The Recovery Manager stores information about backup and recovery activities in a catalogue or in the target database control file. This secondary catalogue containing database should also be backed up. The Recovery Manager executes operating system commands using server sessions and the PL/SQL interface for calls to the database. Thus backup and recovery become automated, schedulable and cross-platform capable. The Recovery Manager can utilise a form of compression or imcremental backup where only changed blocks will be written to backups or added onto the previous backups.

The Recovery Catalogue

The Recovery Catalogue maintains the backups and the automation of those backups. The Recovery Catalogue database can be backup up using any online or offline method other than itself of course.

Thus create the Recovery Catalogue in a separate database on a separate machine as shown below.

CREATE TABLESPACE tablespace_name DATAFILE 'filename' DEFAULT STORAGE (PCTINCREASE 0);
CREATE USER username IDENTIFIED BY password DEFAULT TABLESPACE tablespace_name TEMPORARY TABLESPACE tablespace_name QUOTE UNLIMITED on tablespace_name;
GRANT connect, resource, recovery_catalog_owner to username;

The Import Utility

Type imp help=y to view the available commands for the import utility as show below.

     Format:  IMP KEYWORD=value or KEYWORD=(value1,value2,...,valueN)
     Example: IMP SCOTT/TIGER IGNORE=Y TABLES=(EMP,DEPT) FULL=N
               or TABLES=(T1:P1,T1:P2), if T1 is partitioned table

Keyword  Description (Default)       
--------------------------------------------------------------------------
USERID   		username/password           
BUFFER   		size of data buffer         
FILE     		output file (EXPDAT.DMP)    
SHOW     		just list file contents (N) 
IGNORE   		ignore create errors (N)   
GRANTS   		import grants (Y)           
INDEXES  		import indexes (Y)          
ROWS     		import data rows (Y)        
LOG      		log file of screen output
FULL         		import entire file (N)
FROMUSER     		list of owner usernames
TOUSER       		list of usernames
TABLES       		list of table names
RECORDLENGTH 		length of IO record
INCTYPE      		incremental import type
COMMIT       		commit array insert (N)
PARFILE      		parameter filename
DESTROY  		overwrite tablespace data file (N)
INDEXFILE 		write table/index info to specified file
CHARSET  		character set of export file (NLS_LANG)
POINT_IN_TIME_RECOVER	Tablespace Point-in-time Recovery (N)
SKIP_UNUSABLE_INDEXES	skip maintenance of unusable indexes (N)
ANALYZE  		execute ANALYZE statements in dump file (Y)
FEEDBACK 		display progress every x rows(0)

The Recovery Manager

The command line Recovery Manager utility is called rman80. Type rman help=y to show the help screen as shown below.

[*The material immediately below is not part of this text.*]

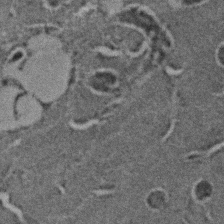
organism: C. elegans
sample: C. elegans embryo

Argument     Value          Description
-----------------------------------------------------------------------------
target       quoted-string  connect-string for target database (required)
rcvcat       quoted-string  connect-string for recovery catalog
debug        none           if specified, activate debuggin mode
cmdfile      quoted-string  name of input command file
msglog       quoted-string  name of output message log file
trace        quoted-string  name of output debugging message log file
append       none           if specified, msglog opened in append mode
-----------------------------------------------------------------------------
Both single and double quotes (' or ") are accepted for a quoted-string.
On some operating systems, you must escape quotes from the shell.